I found it surprisingly difficult to come up with a query at first, perhaps humbled by some of the great examples in the video. Eventually I plugged in “race,ethnicity” and got this result:
That’s race in blue and ethnicity in red, in case you can’t see it easily. The graph was more or less as you’d predict – the word ethnicity comes in recently as an alternative to ‘race’, but at a time when race was being talked about more and more. Interestingly there’s a big increase in the use of both terms in the last decade or so, and race is still much, much more common. Of course, we must remember that the program can’t register ambiguities, so pairing the word ‘race’ with ‘ethnicity’ doesn’t stop it picking out examples of running or horse races! As a more specific, recently created word, ethnicity naturally occurs less often.
Here’s one suggested by a commenter on the TED website:
Both terms have ambiguities, but it’s an interesting reflection on our increasing obsession with romantic love (in the English-speaking world). I’ve come to think that romantic love is a natural companion to contemporary capitalist culture, based as it is on individual choice as the prime motivator.
Another that a commenter posted, which lacks ambiguity and prodiced a very interesting graph:
When using the Ngram Viewer, it’s important to remember what the program is doing.
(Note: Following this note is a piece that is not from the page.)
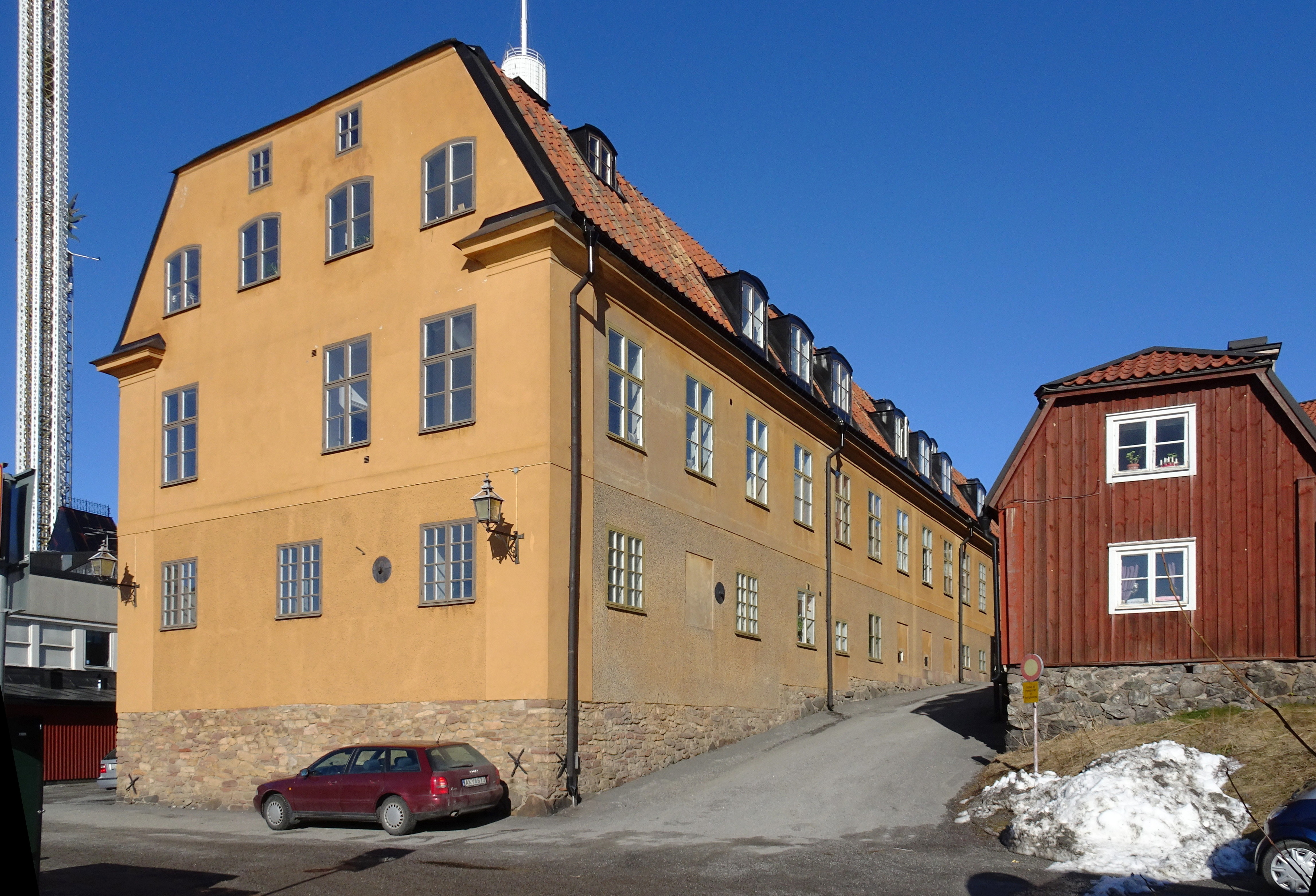 Fastigheten Djurgården 1:35, Djurgårdsstaden, byggd för Djurgårdsvarvet som varvskontor och bostäder 1769. Ritad av Fredrik Henrik af Chapman.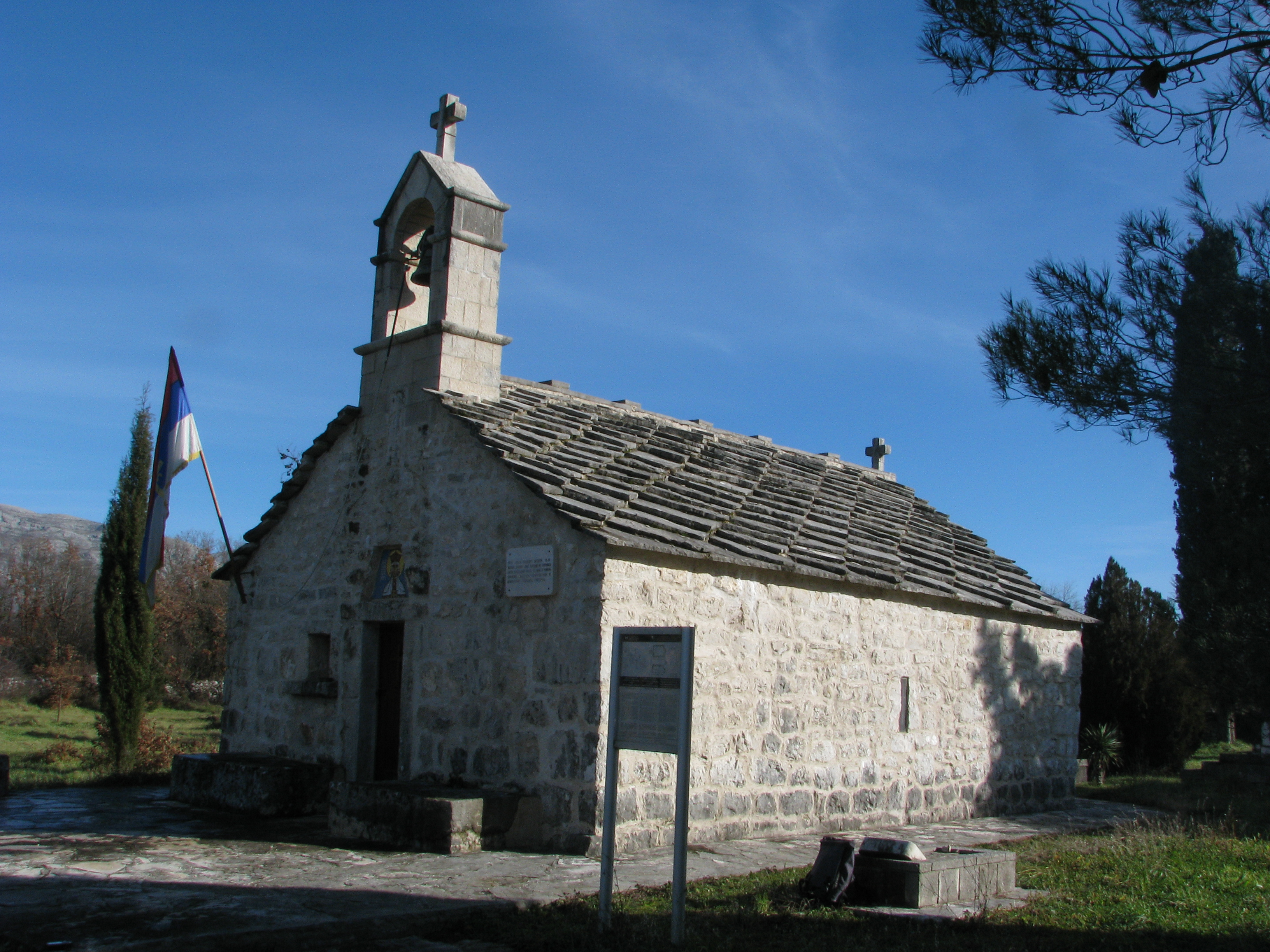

It’s scanning millions of books, and plotting how often your word or phrase is used in books published at different times. It’s case sensitive and won’t distinguish between homonyms. More importantly, it doesn’t just magically tell you what was common in society at the time – searching for ‘rape’ doesn’t tell you how much rape was committed, but only how much it was written about. With that caveat though, it’s an excellent and fascinating tool for getting a sense of what has been important in society throughout history. Go on and give it a go.